UNCTAD Ministerial Breakfast - ICT for Trade and Development
Private Meeting

The expanded use of information and communications technologies (ICTs) continues to transform business activities and, by extension, international trade. Both goods and services are increasingly traded online, transforming global value chains. More activities are becoming tradable and others are increasingly being automated.

The ICT revolution creates both opportunities and challenges for those affected. New business activities are emerging, putting pressure on existing enterprises to adapt and innovate to stay competitive.

From a policy perspective, and with the speed at which the landscape is changing, action is urgently needed to enable more developing countries to reap trade and development benefits from ICT.

This Ministerial Breakfast offers a timely opportunity to discuss pressing questions:

  • How is the evolving ICT landscape affecting the export competitiveness of developing countries?

  • How can the trade performance of developing countries best be supported by leveraging ICTs?

  • How to address existing trade and investment barriers to ICT-enabled trade and e-commerce?

  • How to make the current system of global trade rules better fit to face the ICT opportunities and its challenges?

+  9.30 - 11.45 a.m.
Price slump in commodities: financial implications for commodity exporters

The recent prolonged period of deteriorating commodity prices has put considerable financial pressure on many commodity export-dependent developing countries. As prospects for commodity prices remain highly uncertain, these countries are experiencing a reduction in budgetary revenues and a rise in both the ratios of debt servicing, as a percentage of government expenditures, and of debt to exports.

Two groups of countries might be particularly vulnerable:

  1. Newcomers to the international bond market, some of them post-Heavily indebted poor countries, highly dependent on commodity exports and with limited domestic technical capacity to engage in complex hedging operations to limit the effects of commodity prices on government revenues and on debt servicing;

  2. Countries where the private sector borrowed aggressively against future revenue streams under the assumption of relatively high and stable commodity prices and low foreign exchange volatility.

Drawing on recent UNCTAD research, the session will explore ways in which commodity dependent countries can think about debt and development, and the contribution the international financial community should make to address debt issues.

+  12 - 12.45 p.m.
Launch of the Commodities and Development Report 2015: Smallholder Farmers and Sustainable Commodity Development

Smallholder farmers constitute the largest contingent of the poor and yet they produce more than 80 per cent of the world's food, in value terms.

The Report analyses the context within which they operate and specifically provides new analyses of the state of their integration into the global economy. Recommendations are made for creating an enabling environment for smallholders at the national, regional and global levels, and the need for strong political leadership in reversing the policy neglect that they have suffered from is underlined.

"Business as usual" is not an option if the 2030 Agenda for Sustainable Development is to be achieved.

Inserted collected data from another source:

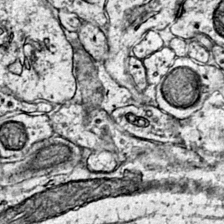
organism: Mouse
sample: Primary visual cortex
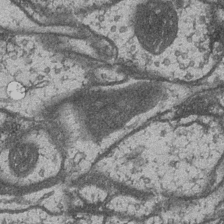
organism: Drosophila
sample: Optic medulla
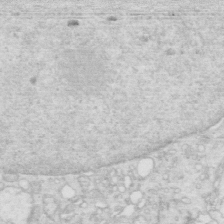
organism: Mouse
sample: Multiciliated cells
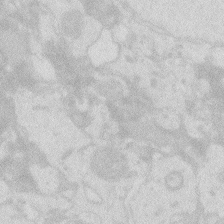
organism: Zebrafish
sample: Macrophage
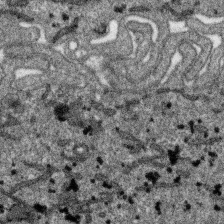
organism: Human
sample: Lung epithelial cells infected with SARS-CoV-2
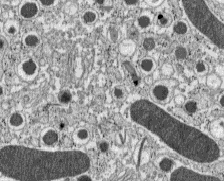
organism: C57BL Mouse
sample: Pancreatic islet
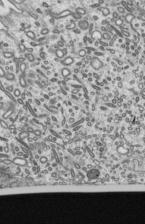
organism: Mouse
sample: Mouse epididymis efferent ductule cilia

Thus, the Report also calls for a mechanism for greater accountability based on the monitoring of progress on key commitments related to smallholders.

+  12.45 - 3 p.m.
Free Zone of the Future - with a buffet lunch hosted by the World Free Zones Organization

A standing buffet lunch will be hosted by the World Free Zones Organization

This lunch event, organized with the World Free Zones Organization, will debate the future of free zones, export processing zones and special economic zones. It will look at ways in which free zones can find new sources of competitive advantage in the evolving global trading landscape, both in the way they operate and through the services they offer to investors.

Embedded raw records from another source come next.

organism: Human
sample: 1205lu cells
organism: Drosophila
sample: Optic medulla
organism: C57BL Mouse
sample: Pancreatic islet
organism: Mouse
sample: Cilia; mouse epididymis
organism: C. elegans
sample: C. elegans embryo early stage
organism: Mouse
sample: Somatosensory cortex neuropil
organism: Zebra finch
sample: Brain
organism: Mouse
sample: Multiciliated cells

Session topics will include:

  • Free Zones of the Future - an initiative of the World Free Zones Organization

  • eRegulations for Free Zones and UNCTAD's approach to documenting, simplifying and automating administrative procedures for business and investors in special economic zones

  • Sustainability Services in Free Zones - with the launch of UNCTAD's new research publication on Sustainable Export Processing Zones

WFZ logo
+  3 - 5 p.m.
Boosting Investment in Productive Capacities: A Call to Action

This panel, organized with the African Union Commission, will discuss paths towards the development of productive capacities in developing countries, especially Africa.

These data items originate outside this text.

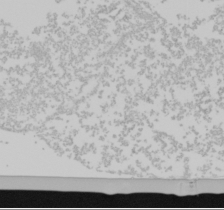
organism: Mouse
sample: Cancer cell death in ED-1 cells
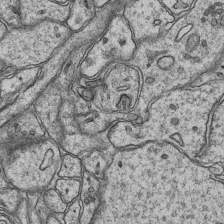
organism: Mouse
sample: CA1 Hippocampus
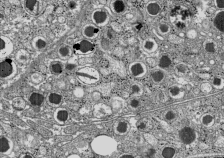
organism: C57BL Mouse
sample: Pancreatic islet
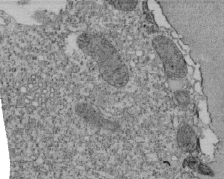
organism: Tetrahymena
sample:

It will examine how governments can better use investment policies and investment facilitation measures to support the development of productive capacities for trade.

The focus of the session will be on the following questions:

  • What are developing countries doing to fully exploit the potential of investment for productive capacity development?

  • How can developing country governments catalyse investment to build productive capacities for trade, and what kinds of investment are required?

  • How can the international community strengthen support for the development of productive capacities for trade in Africa?

AU logo
+  5 - 7 p.m.
Launch of the Kenyan e-Platforms for Trade and Investment Facilitation - with a reception hosted by UNCTAD

This launch session, followed by a reception, will show how trade and investment facilitation are two sides of the same coin. It aims to generate awareness of the existence of the new Portals for Kenya; showcase the Investment and Trade Portals, replicable in other countries; and broadcast the key message of the importance of trade and investment facilitation.

The Investment Portal (IP) which has been built by KenInvest and UNCTAD, with the support of the Government of the Netherlands, streamlines administrative procedures for investors (e.g. registration, permits, paying taxes), provides strategic investment information (e.g. costs of factors of production, sector information), and marketing investment opportunities.

A parallel project, based on the same logic, methodology and technology, is being launched with KenTrade, in partnership with TradeMark East Africa, for customs and trade-related administrative procedures, providing business with an integrated experience for trade and investment related procedures.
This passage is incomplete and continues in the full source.